Multi-touch attribution (MTA) is most effective when used in environments where accurate, event-level tracking is possible. You should rely on MTA when:
You need granular insights at the channel or campaign level
You want to understand the relative value of touchpoints across the customer journey
You have a robust tracking setup that captures clicks and conversions consistently
You are optimizing mid- and lower-funnel campaigns where digital engagement is measurable
MTA works well when paired with platforms that support conversion imports and allow custom data to influence bidding and budget decisions.

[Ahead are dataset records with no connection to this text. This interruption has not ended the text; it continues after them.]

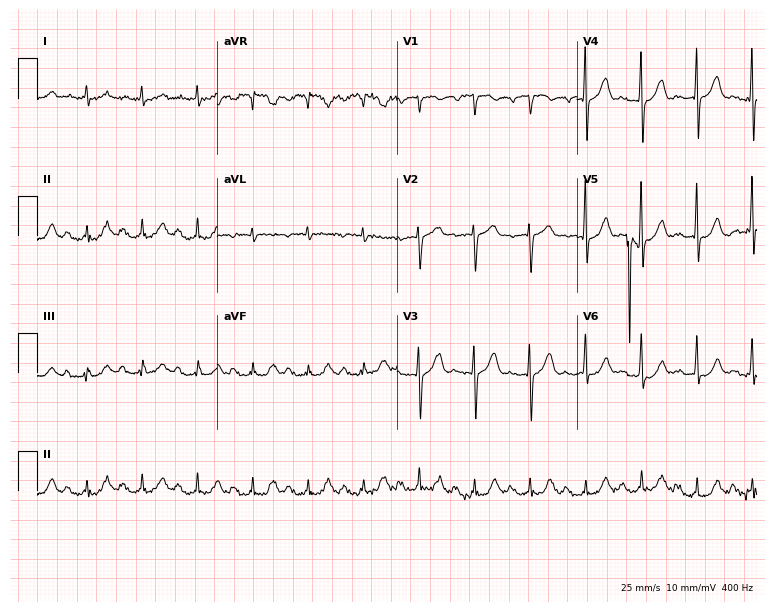
12-lead ECG from a male, 77 years old. Findings include sinus tachycardia (a sinus rate of 100 beats per minute or more).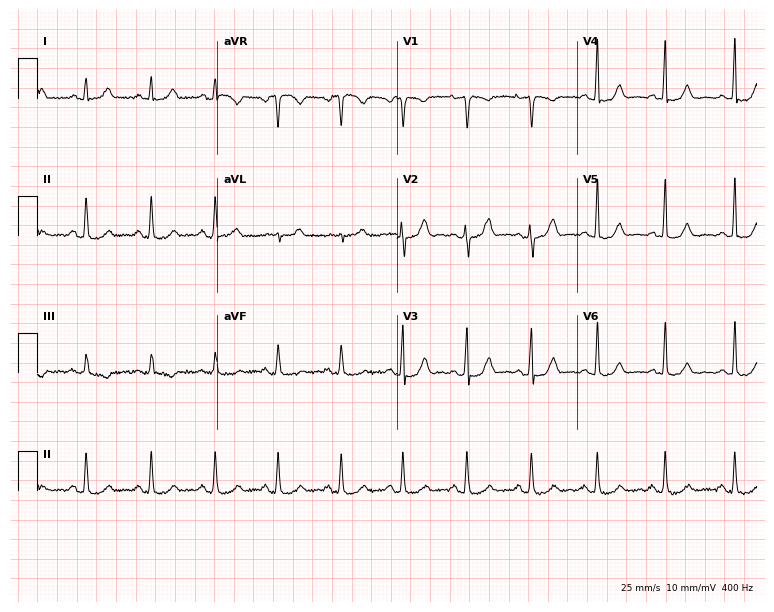
Electrocardiogram (7.3-second recording at 400 Hz), a female patient, 33 years old. Overall reading on record: normal ECG.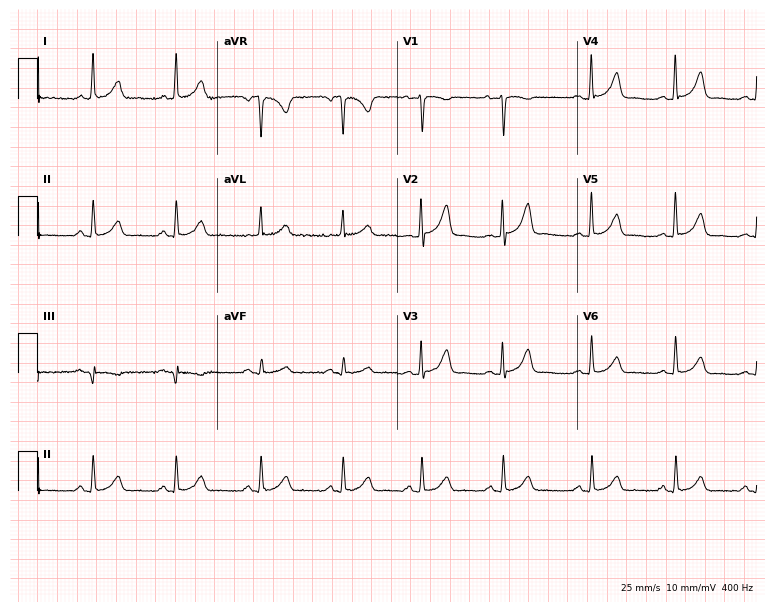
ECG — a 40-year-old woman. Labelled as a normal ECG.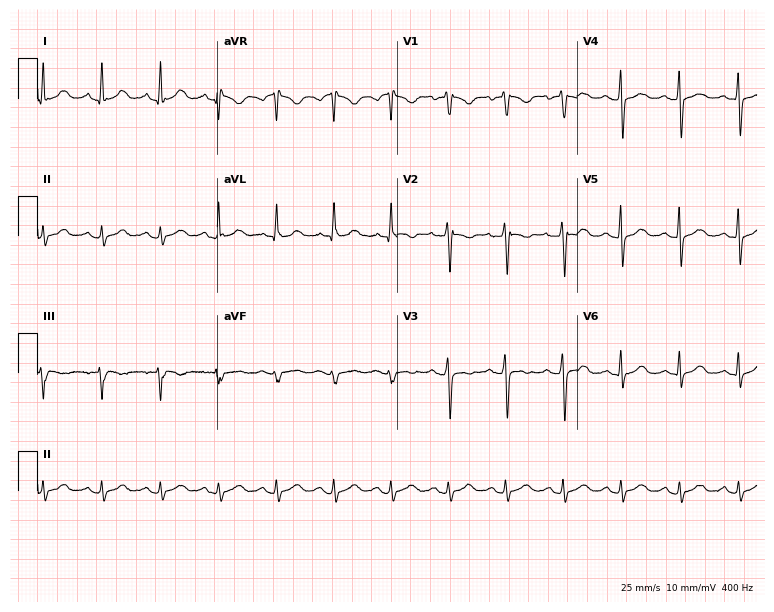
12-lead ECG (7.3-second recording at 400 Hz) from a female, 42 years old. Findings include sinus tachycardia (a sinus rate of 100 beats per minute or more).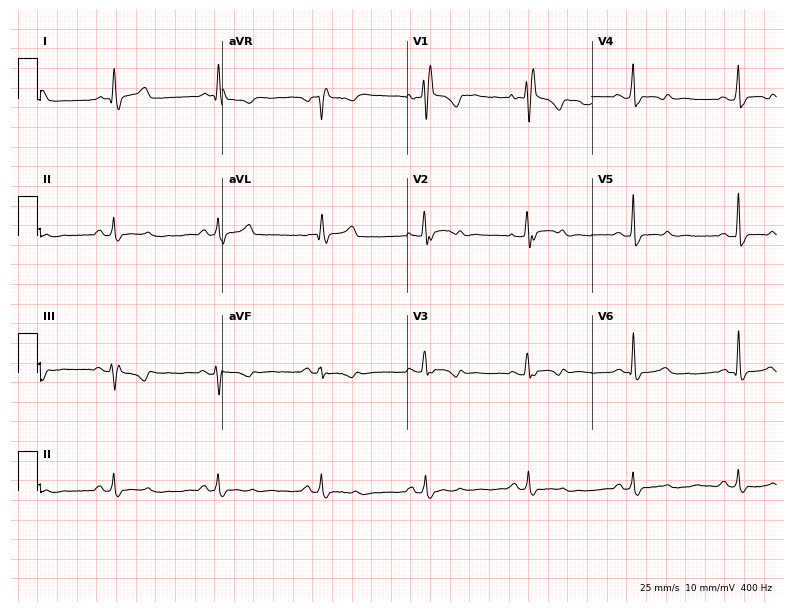
12-lead ECG (7.5-second recording at 400 Hz) from a 61-year-old woman. Screened for six findings — first-degree AV block, right bundle branch block, left bundle branch block, sinus bradycardia, atrial fibrillation, sinus tachycardia — none is recorded. Only these six findings were labelled.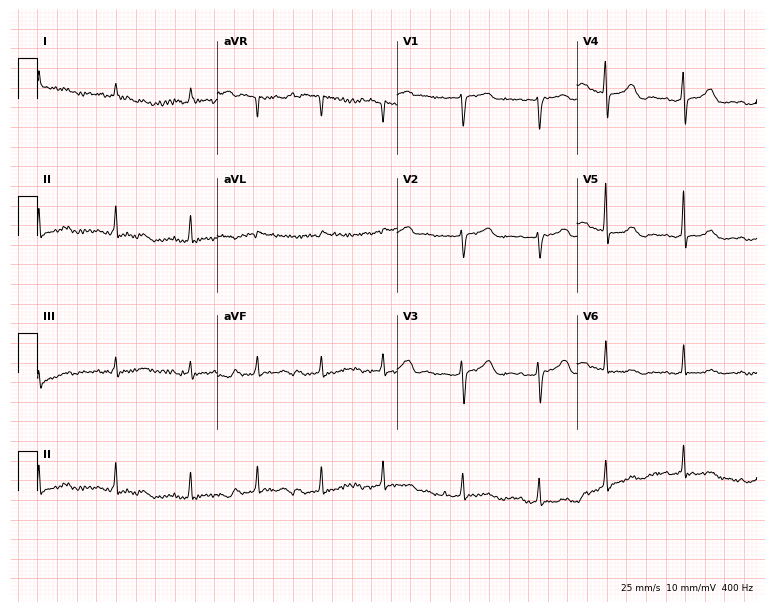
ECG — a woman, 84 years old. Screened for six findings — first-degree AV block, right bundle branch block, left bundle branch block, sinus bradycardia, atrial fibrillation, sinus tachycardia — none is recorded.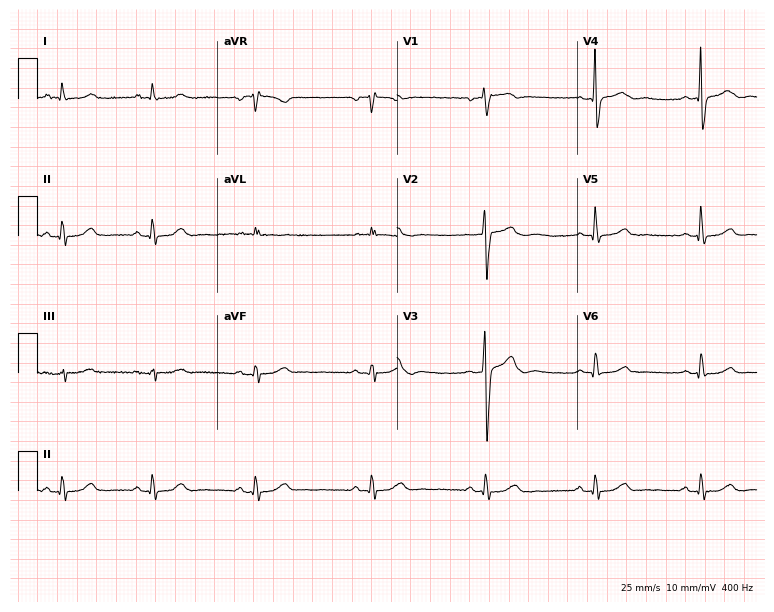
12-lead ECG from a 63-year-old man (7.3-second recording at 400 Hz). Recorded interpretation: within normal limits.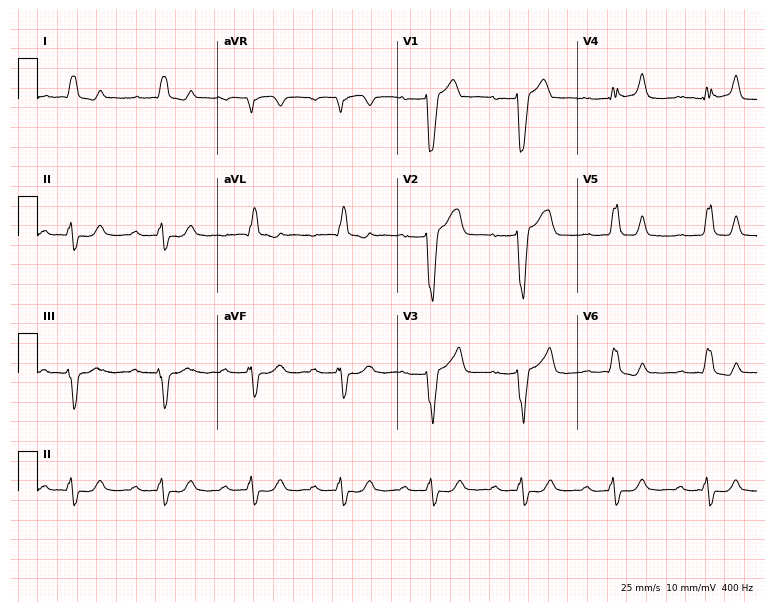
Standard 12-lead ECG recorded from a male, 82 years old (7.3-second recording at 400 Hz). The tracing shows first-degree AV block, left bundle branch block (LBBB).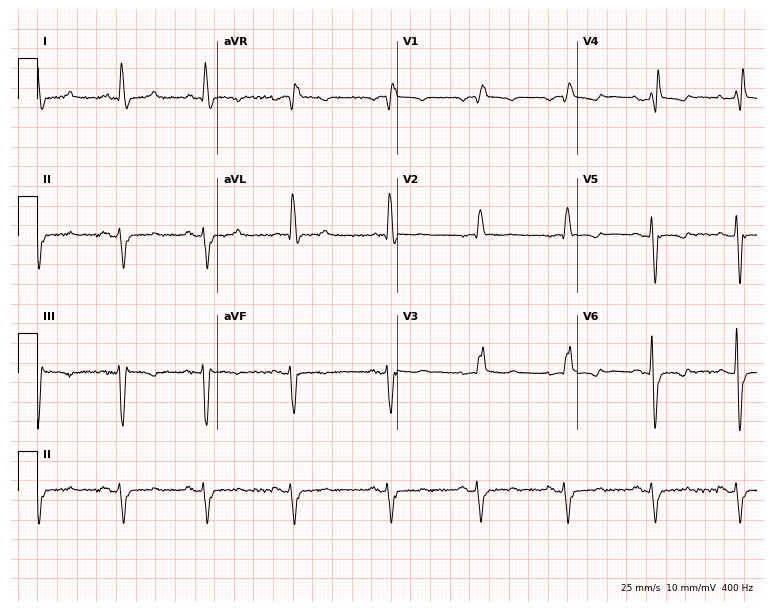
Electrocardiogram (7.3-second recording at 400 Hz), a 77-year-old woman. Interpretation includes right bundle branch block (RBBB).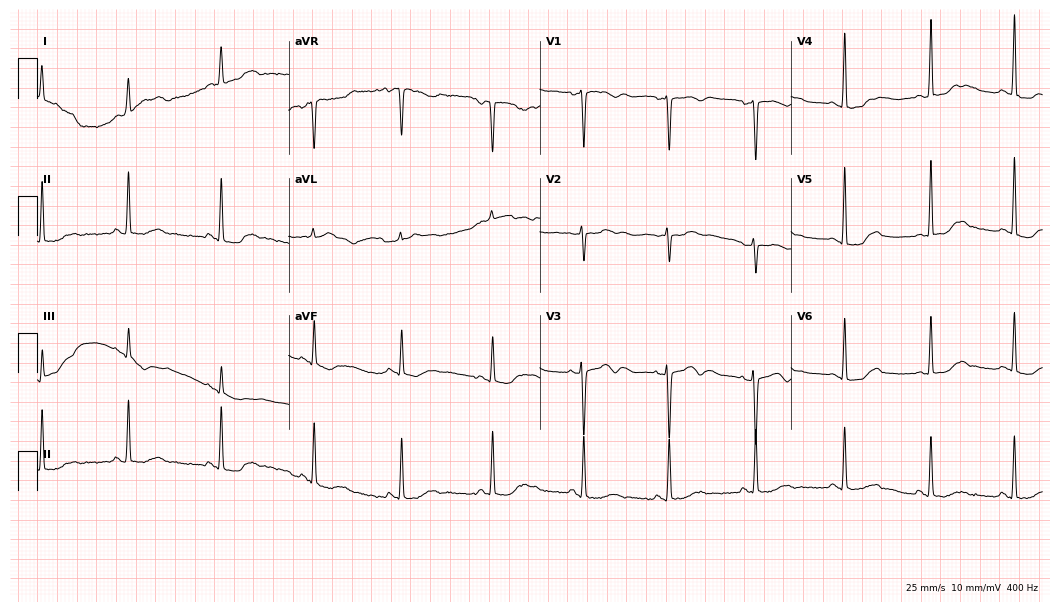
12-lead ECG from a 25-year-old female patient. Screened for six findings — first-degree AV block, right bundle branch block, left bundle branch block, sinus bradycardia, atrial fibrillation, sinus tachycardia — none is recorded. Findings outside these six are not listed.

When to complement MTA with other models
MTA is one part of Funnel’s broader measurement framework. To avoid making decisions based on incomplete data, combine MTA with:
Marketing mix modeling (MMM) for measuring upper-funnel and offline channel performance
Incrementality testing to validate causality and assess true campaign lift
Platform-level attribution for tracking impression-based channels that MTA may not fully capture
This triangulated approach improves confidence in your marketing insights by leveraging multiple perspectives.
Known limitations in MTA
Despite its strengths, MTA has limitations that may affect accuracy:
View-based channels, such as display prospecting or TV, often go underrepresented if impressions are not tracked
Cross-device behavior can be difficult to link without deterministic identifiers such as hashed emails
Opt-out users and privacy regulations may prevent full journey capture, introducing bias into the model
Offline actions, like in-store purchases, are not directly measurable unless matched via CRM or point-of-sale data
Funnel’s attribution models include extrapolation methods to partially address these gaps, but some blind spots may still remain.
Making the most of MTA
To get the best results from MTA:
Use server-side tracking and high-quality user identifiers.
Feed MTA insights back into media platforms for smarter optimization.
Combine MTA results with MMM and testing outcomes during strategic planning.
Treat attribution weights as indicators, not absolutes, contextual interpretation is essential.
Understanding where MTA excels and where it needs support ensures that your measurement framework delivers accurate, actionable results.